The idea is to create a function `(a -> t a) -> t a`, which we then pass `z` in order to get the final result. This is the time honored difference list/continuation passing trick, where we build up a chain of function invocations rather than attempt to build up the result directly, since ordinarily the catamorphism on nested data-type trees proceeds in the wrong direction. But now, we can easily perform any fold we would have done on ordinary trees on our nested data-type trees, which resolves any lingering concerns we may have had. **Nested data types are superior!** (For representing perfect trees in Haskell, at least.)

For further reading, check out Generalised folds for nested datatypes (Richard Bird, Ross Paterson).

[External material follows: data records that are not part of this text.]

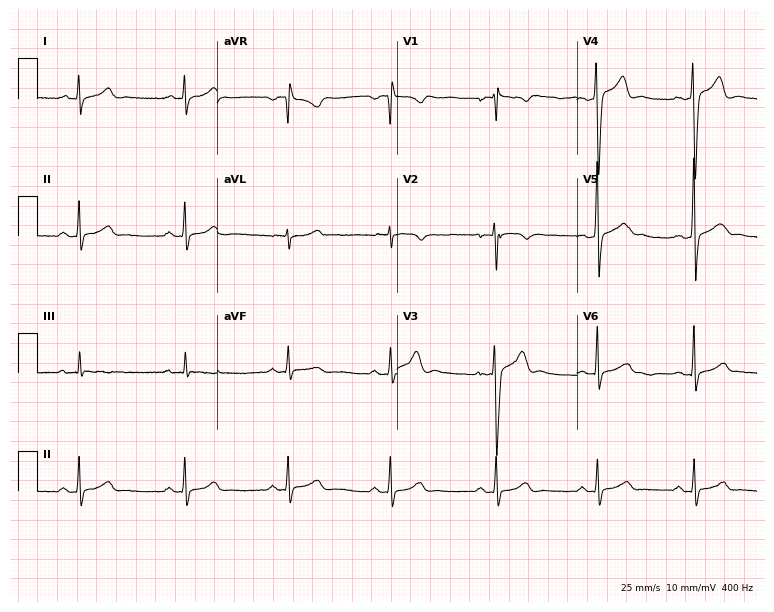
Resting 12-lead electrocardiogram. Patient: a male, 22 years old. Read as a normal ECG.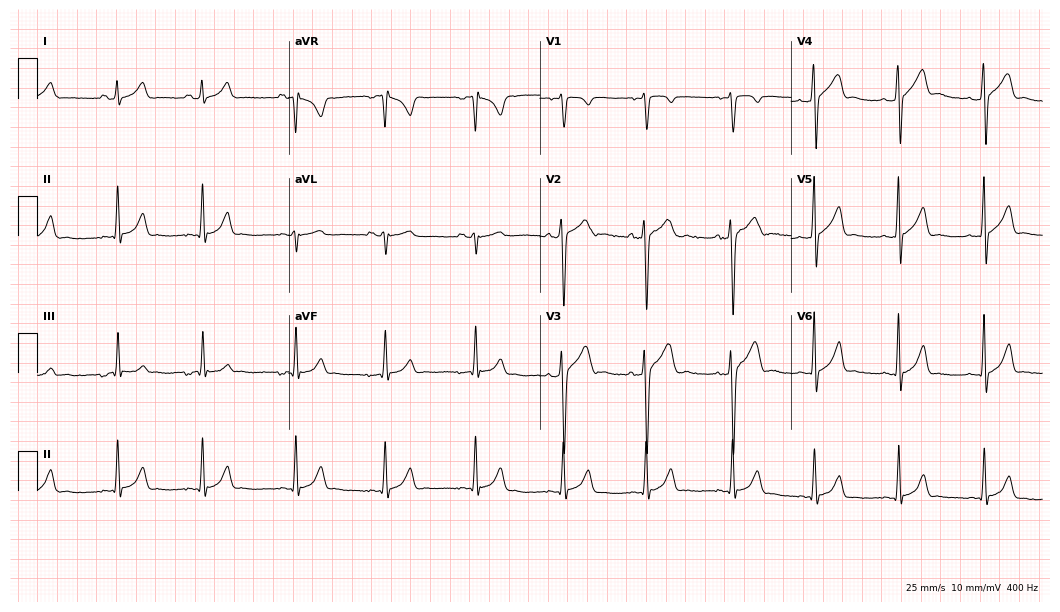
ECG — a male patient, 19 years old. Labelled as a normal ECG.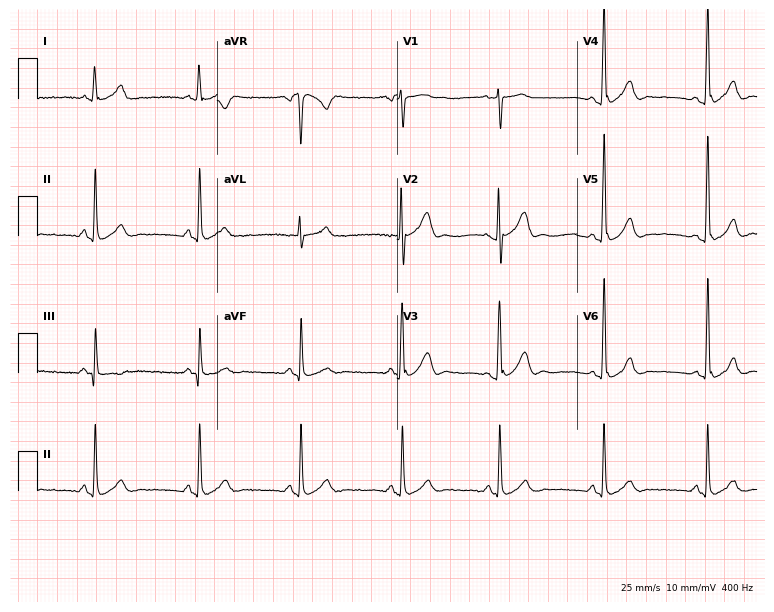
Standard 12-lead ECG recorded from a male patient, 28 years old. Read as a normal ECG.

Did you enjoy this post? Please subscribe to my feed!

Very interesting, thanks!

I call these two styles “right-folded” and “left-folded” or “top-down” and “bottom-up” trees in http://conal.net/blog/posts/from-tries-to-trees . If you use the pair functor in both cases, the relationship becomes much clearer and the Functor, Applicative, and Foldable instance bodies become textually identical to each other. Moreover, the left-folded/bottom-up version leads to Guy Blelloch’s work-efficient parallel scan algorithm, while the right-folded/top-down instance leads to a work-inefficient algorithm, as shown in http://conal.net/blog/posts/parallel-tree-scanning-by-composition . I’ve been exploring the hypothesis that nested/non-regular data types–while historically more exotic than their regular counterparts–are usually better suited to natural, efficient data-parallel algorithms.

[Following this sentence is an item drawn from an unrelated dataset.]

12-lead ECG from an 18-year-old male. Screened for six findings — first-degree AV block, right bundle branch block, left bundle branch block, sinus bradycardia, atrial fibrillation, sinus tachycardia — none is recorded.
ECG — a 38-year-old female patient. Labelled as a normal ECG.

Nested datatypes are appealing, but the appeal fades when you look closer at them. The obvious folds over nested datatypes are constrained by the types to be polymorphic functions, so sum isn’t a fold in this sense; so Richard Bird and Ross Paterson came up with the “generalised folds” that you cite, which do encompass monomorphic functions such as sum. However, these generalised folds no longer always take linear time, because of repeated maps; this led Ralf Hinze to come up with “efficient generalized folds” (at WGP 2000; see http://www.cs.ox.ac.uk/ralf.hinze/publications/#P10), which are linear-time. But in order to do this, Ralf had to sacrifice the universal property that makes folds so convenient to reason with; that led Clare Martin, Ian Bayley and me to “disciplined, efficient, generalized folds” (in FAC, 2004; see http://www.cs.ox.ac.uk/publications/publication2373-abstract.html), simultaneously enjoying useful types, efficient evaluation, and effective laws. This works, but you end up knee-deep in functor categories when trying to explain it – perhaps someone can come up with “simple, disciplined, efficient, generalized folds for nested datatypes”?